Interesting http://www.sevenstring.org/forum/ex...z-8s-medium-price-beautiful-2013-content.html !!!!


----------



## possumkiller (Jan 8, 2013)

shitsøn;3349891 said:


> Also found this on google image search:


 
Again I wonder why the 8 has no neck and head binding like the other Iron Label models. Looks weird with only the body binding.


----------



## simonXsludge (Jan 8, 2013)

possumkiller said:


> Again I wonder why the 8 has no neck and head binding like the other Iron Label models. Looks weird with only the body binding.


Yeah, that bums me out a bit as well. I mean, it still looks cool with the body binding, but really... an all around binding would have made this so much cooler. I'm still tempted to try one. If it's good, it would be a great chance to try out an EMG808X and make the guitar a solid backup for my 2228A.


----------



## Xherion (Jan 8, 2013)

Anyone want to guess on a release date and price? That Gear4Music link says Jan 17, but I highly doubt it, especially since that is a Euro site and Euros never get any Ibanez stuff first. 

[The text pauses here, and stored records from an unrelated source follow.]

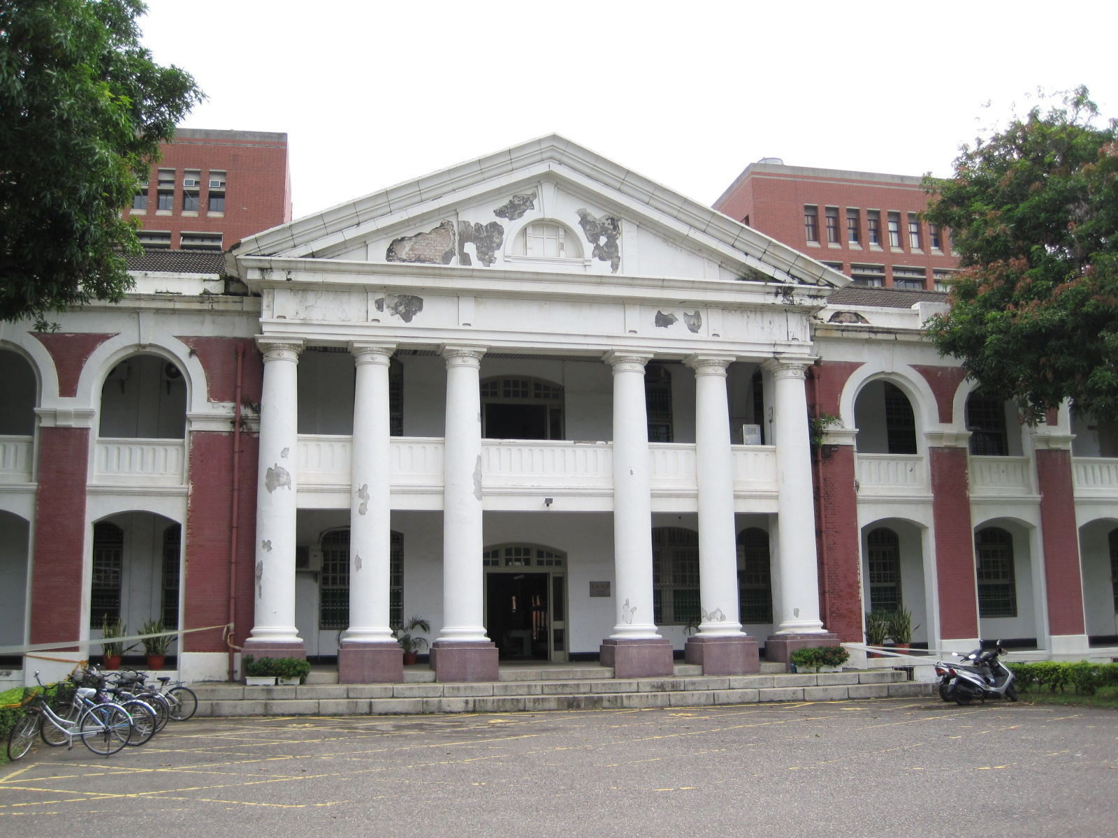 中文（台灣）: 成功大學歷史系館，為日治時期的日軍步兵第二聯隊營舍。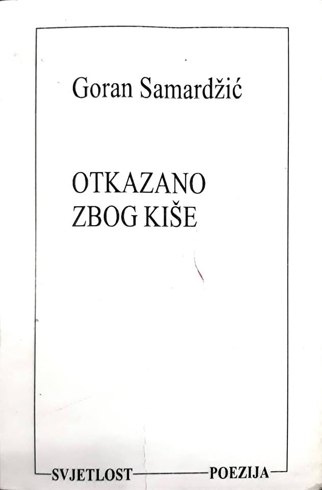 Naslovna strana zbirke Otkazano zbog kiše pisca i pjesnika Gorana Samardžića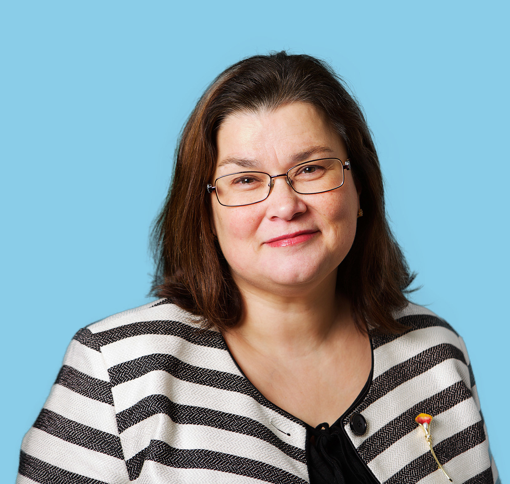 Kandidaat-Kamerlid. Foto: Lex Draijer.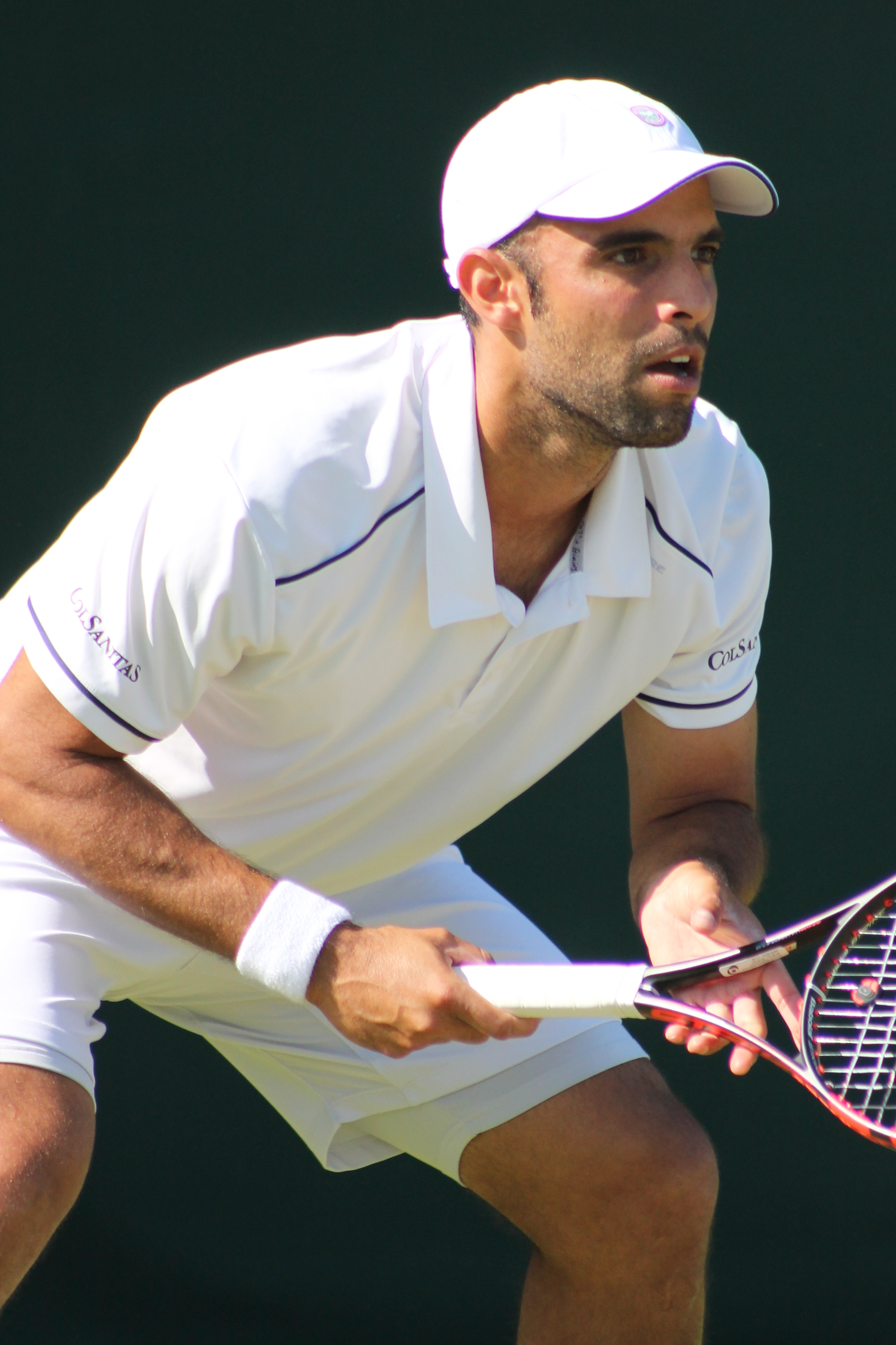 Cabal WM15 (10)

My guess is $700-800 US. That would put it inline with LTD offerings with similar specs ($700 for the H308) and around the RGA8 ($800). I'm debating between getting this or an RG8 and throwing in another $200 for pickups. But if we're looking at $1000, it's not worth it considering you can get a used 2228 for around that.


----------



## Teh_Br00ts_Man (Jan 9, 2013)

shitsøn;3342799 said:


> Found this photo of it on Instagram. That Gibraltar looks redesigned with lower edges.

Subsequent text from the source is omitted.